WORK INSTRUCTIONS: All entries must be repeated exactly; do not include the pictures.

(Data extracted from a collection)
▬▬▬
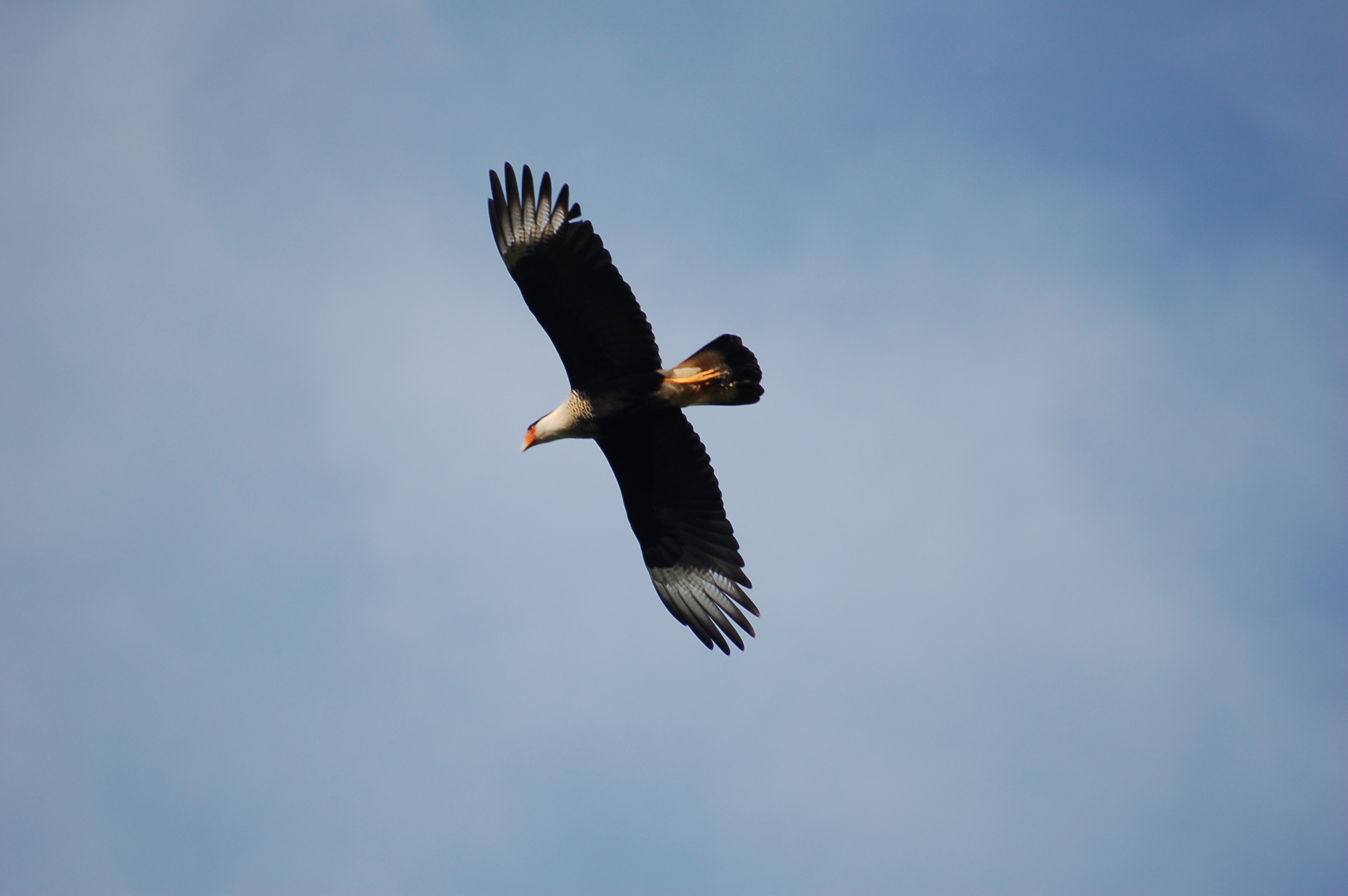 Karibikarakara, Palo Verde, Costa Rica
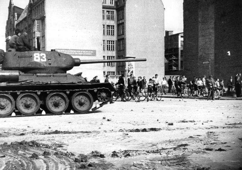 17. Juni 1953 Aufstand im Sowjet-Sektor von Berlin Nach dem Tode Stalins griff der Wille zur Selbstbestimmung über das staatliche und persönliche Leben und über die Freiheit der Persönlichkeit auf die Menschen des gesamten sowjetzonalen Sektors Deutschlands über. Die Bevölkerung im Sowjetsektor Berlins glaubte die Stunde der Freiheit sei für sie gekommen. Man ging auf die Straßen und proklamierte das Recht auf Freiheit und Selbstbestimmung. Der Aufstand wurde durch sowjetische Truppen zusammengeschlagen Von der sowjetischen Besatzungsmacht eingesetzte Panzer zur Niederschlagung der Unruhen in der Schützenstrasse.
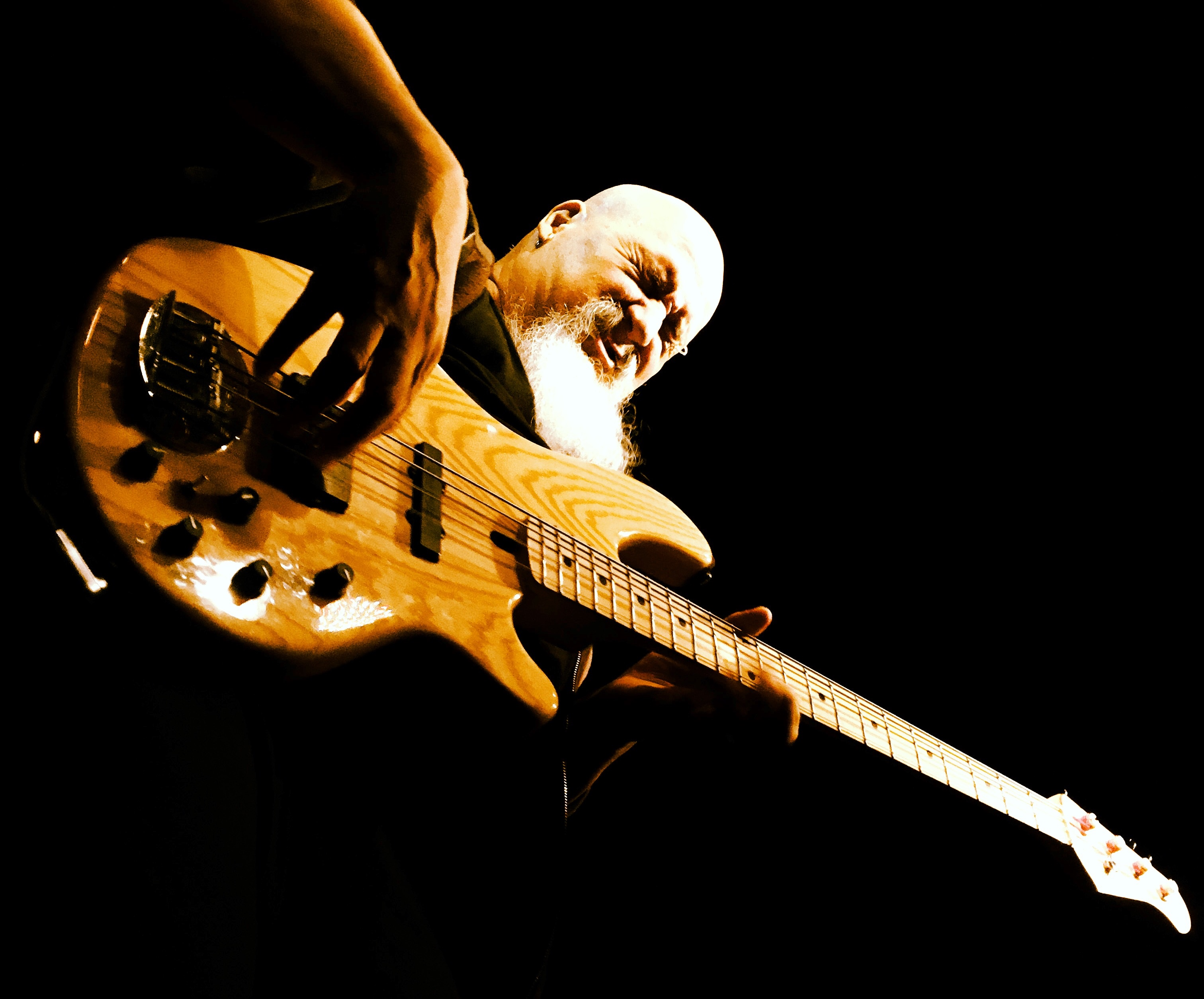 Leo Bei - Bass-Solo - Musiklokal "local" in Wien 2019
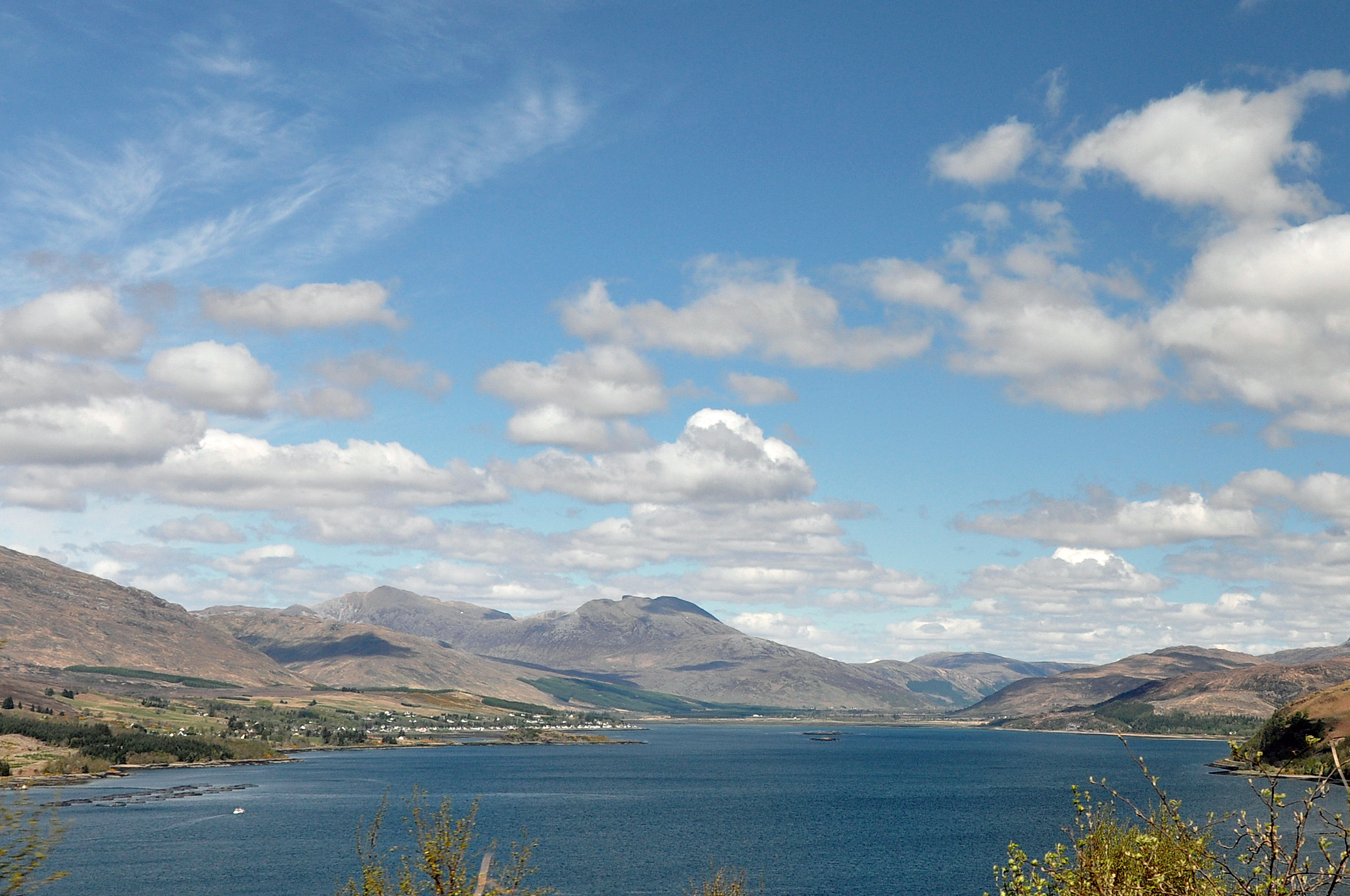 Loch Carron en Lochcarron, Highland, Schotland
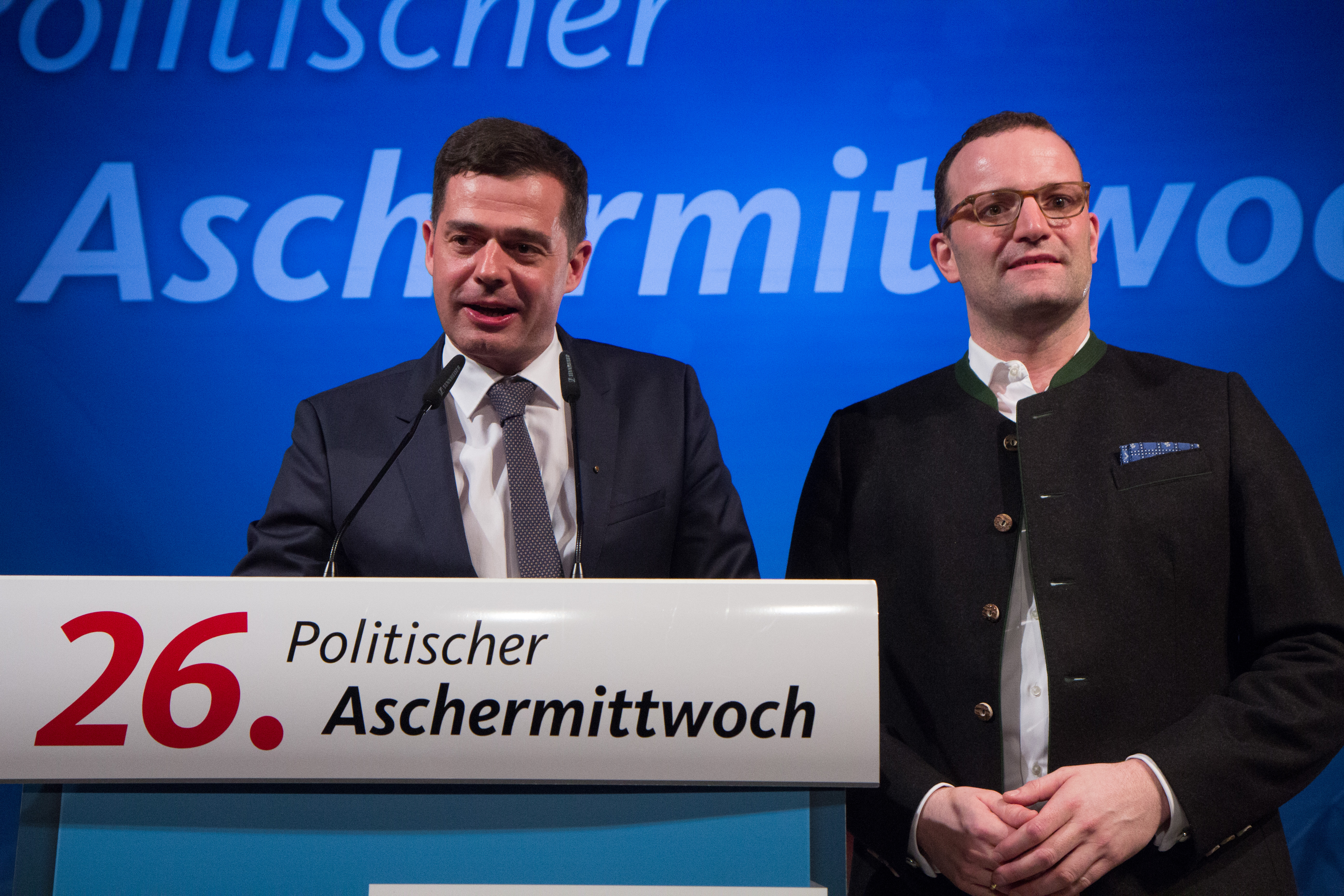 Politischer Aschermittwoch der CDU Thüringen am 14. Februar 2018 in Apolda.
▬▬▬
WRITTEN ANSWER:
 Karibikarakara, Palo Verde, Costa Rica
 17. Juni 1953 Aufstand im Sowjet-Sektor von Berlin Nach dem Tode Stalins griff der Wille zur Selbstbestimmung über das staatliche und persönliche Leben und über die Freiheit der Persönlichkeit auf die Menschen des gesamten sowjetzonalen Sektors Deutschlands über. Die Bevölkerung im Sowjetsektor Berlins glaubte die Stunde der Freiheit sei für sie gekommen. Man ging auf die Straßen und proklamierte das Recht auf Freiheit und Selbstbestimmung. Der Aufstand wurde durch sowjetische Truppen zusammengeschlagen Von der sowjetischen Besatzungsmacht eingesetzte Panzer zur Niederschlagung der Unruhen in der Schützenstrasse.
 Leo Bei - Bass-Solo - Musiklokal "local" in Wien 2019
 Loch Carron en Lochcarron, Highland, Schotland
 Politischer Aschermittwoch der CDU Thüringen am 14. Februar 2018 in Apolda.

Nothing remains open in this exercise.